Experimental Workflow

   The samples were prepared according to the Illumina TruSeq Nano DNA library preparation guide or TruSeq DNA PCR-free library preparation guide. The libraries were sequenced using Illumina platform.

◦ Experimental Procedure

  • DNA fragmentation
Each sequenced sample is prepared according to the Illumina TruSeq DNA sample preparation guide to obtain a final library of 300-400 bp average insert size. One microgram (TruSeq DNA PCR-free library) or 100 nanogram (TruSeq Nano DNA library) of genomic DNA is fragmented by covaris systems, which generates dsDNA fragments with 3' or 5' overhangs.

  • End repair and size selection
The double-strand DNA fragments with 3' or 5' overhangs are converted into blunt ends using an End Repair Mix. The 3' to 5' exonuclease removes the 3' overhangs, and the polymerase fills in the 5' overhangs. Following the end repair, the appropriate library size is selected using different ratios of the Sample Purification Beads.

  • Adenylation of 3' end
A single 'A' nucleotide is added to the 3' ends of the blunted fragments to prevent them from ligating to one another during the adapter ligation reaction. A corresponding single 'T' nucleotide on the 3' end of the adapter provides a complementary overhang for ligating the adapter to the fragment.

  • Adapters ligation
Multiple indexing adapters are ligated to the ends of the DNA fragments to prepare them for hybridization onto a flow cell.
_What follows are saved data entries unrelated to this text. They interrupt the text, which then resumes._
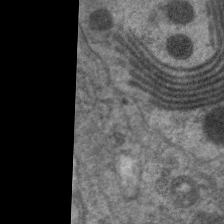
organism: C. elegans
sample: Pharynx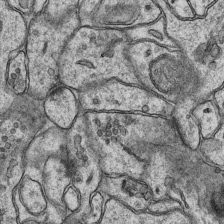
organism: Mouse
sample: CA1 Hippocampus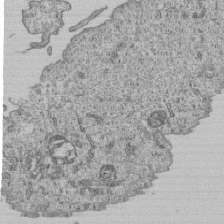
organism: Human
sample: MDA-MB-231 cells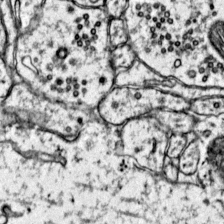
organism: Mouse
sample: Primary visual cortex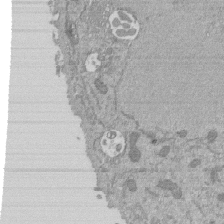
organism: Mouse
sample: ED-1 cell nuclei; centrioles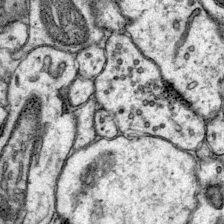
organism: Mouse
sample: Primary visual cortex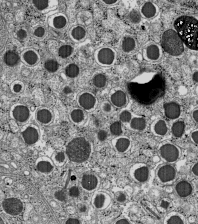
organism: C57BL Mouse
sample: Pancreatic islet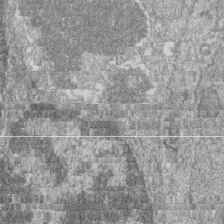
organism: Zebrafish
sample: Cilia; retinal pigment epithelium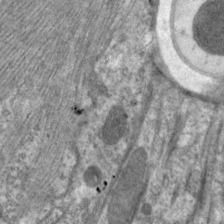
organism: C. elegans
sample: Pharynx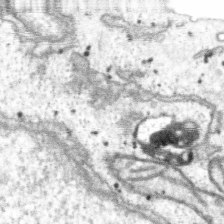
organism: Human
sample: HeLa cells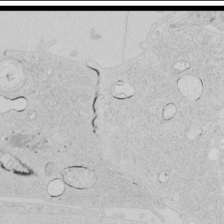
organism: Human
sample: Mitochondria in HCT116 cells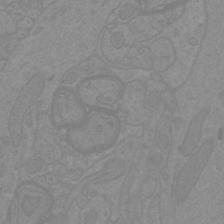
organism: Mouse
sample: Cortical neurons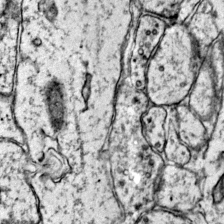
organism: Mouse
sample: Primary visual cortex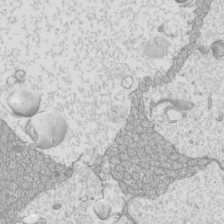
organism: Mouse
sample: Cilia; mouse epididymis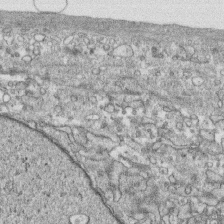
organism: Human
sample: CRL-1474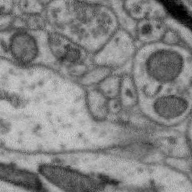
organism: Zebra finch
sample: Brain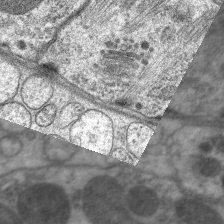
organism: C. elegans
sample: Pharynx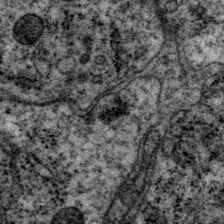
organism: P. pacificus
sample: Pharynx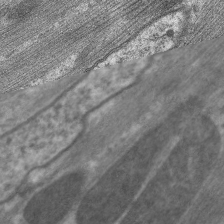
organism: C. elegans
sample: Pharynx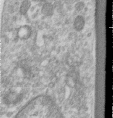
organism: Human
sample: Centriole in RPE cells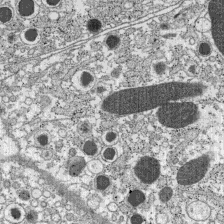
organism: C57BL Mouse
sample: Pancreatic islet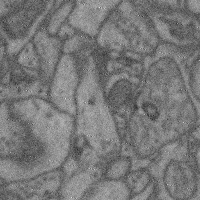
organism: Mouse
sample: Cerebral cortex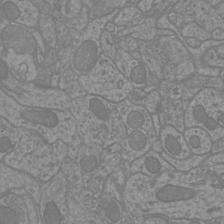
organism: Mouse
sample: Cortical neurons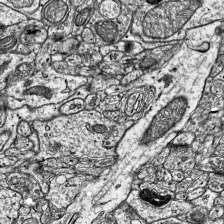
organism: Mouse
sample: Visual Cortex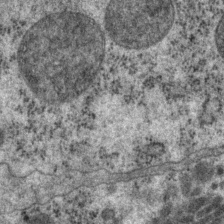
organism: P. pacificus
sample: Pharynx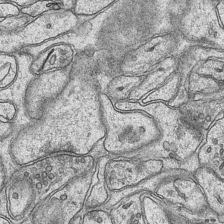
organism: Mouse
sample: CA1 Hippocampus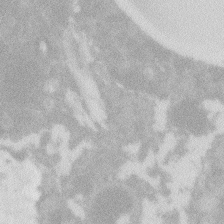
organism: Zebrafish
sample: Macrophage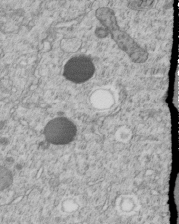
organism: C. elegans
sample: C. elegans embryo early stage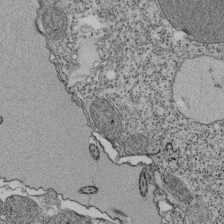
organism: Tetrahymena
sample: Cilia in tetrahymena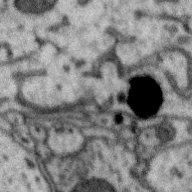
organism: Zebra finch
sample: Brain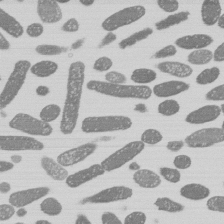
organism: E. coli
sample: Bacterial nucleoid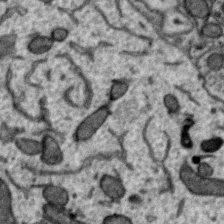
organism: Zebra finch
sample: Brain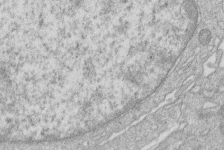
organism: Human
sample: Macrophage cells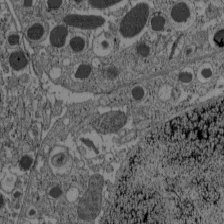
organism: C57BL Mouse
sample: Pancreatic islet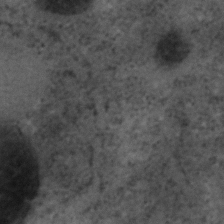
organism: C. elegans
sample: C. elegans embryo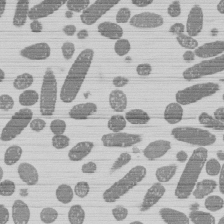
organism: E. coli
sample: Bacterial nucleoid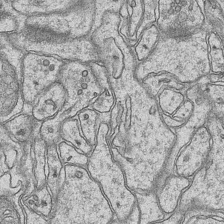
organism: Mouse
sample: CA1 Hippocampus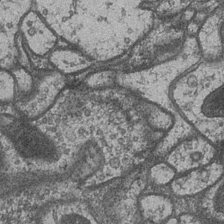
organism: Drosophila
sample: Optic medulla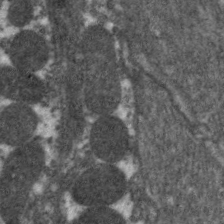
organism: C. elegans
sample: Pharynx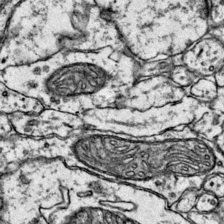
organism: Mouse
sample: Primary visual cortex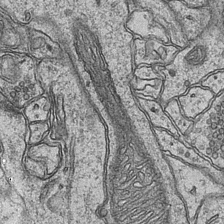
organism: Mouse
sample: CA1 Hippocampus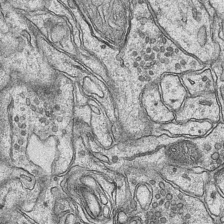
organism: Mouse
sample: CA1 Hippocampus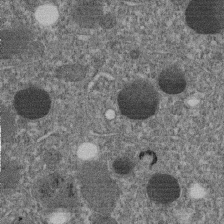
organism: C. elegans
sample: C. elegans embryo early stage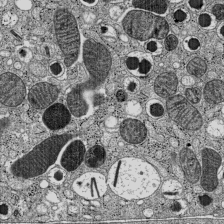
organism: C57BL Mouse
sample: Pancreatic islet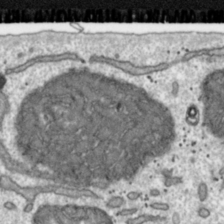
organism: Toxoplasma gondii
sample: Parasites in a vacuole inside a host cell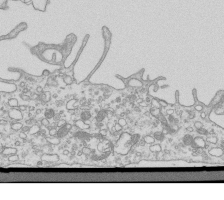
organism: Mouse
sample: Macrophages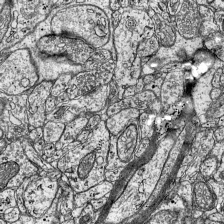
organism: Mouse
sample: Visual Cortex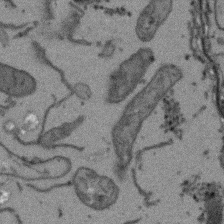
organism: Arabidopsis thaliana
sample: Root tip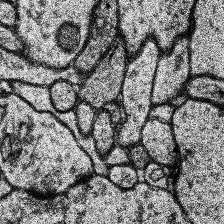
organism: Human
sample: Temporal Lobe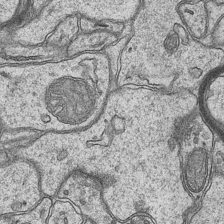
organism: Mouse
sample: CA1 Hippocampus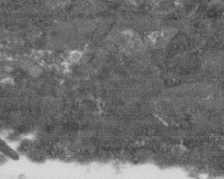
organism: Human
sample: Fibroblast cells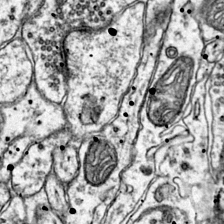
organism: Mouse
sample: Primary visual cortex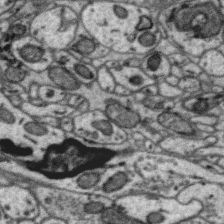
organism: Zebra finch
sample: Brain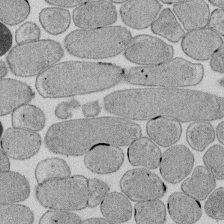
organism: E. coli
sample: Bacterial nucleoid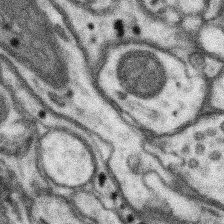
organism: Mouse
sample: Somatosensory cortex neuropil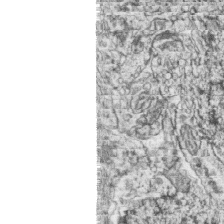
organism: Zebrafish
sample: synaptic ribbons in rod cells and cone cells

  • DNA fragments enrichment (TruSeq Nano DNA library only)
PCR is used to amplify the enriched DNA library for sequencing. The PCR is performed with a PCR primer solution that anneals to the ends of each adapters.

  • Library validation
Macrogen performs quality control analysis on the sample library and quantification of the DNA library templates.

   For cluster generation, the library is loaded into a flow cell where fragments are captured on a lawn of surface-bound oligos complementary to the library adapters. Each fragment is then amplified into distinct, clonal clusters through bridge amplification. When cluster generation is complete, the templates are ready for sequencing. Illumina SBS technology utilizes a proprietary reversible terminator-based method that detects single bases as they are incorporated into DNA template strands. As all 4 reversible, terminator-bound dNTPs are persent during each sequencing cycle, natural competition minimizes incorporation bias and greatly reduces raw error rates compared to other technologies. The result is highly accurate base-by-base sequencing that virtually eliminates sequence-context-specific errors, even within repetitive sequence regions and homopolymers.

   The Illumina Platform generates raw images and base calling through an integrated primary analysis software called RTA (real time analysis). The BCL/cBCL (base calls) binary is converted into FASTQ using illumina package bcl2fastq2-v2.20.0. The demultiplexing option (--barcode-mismatches) was set to perfect match (value : 0).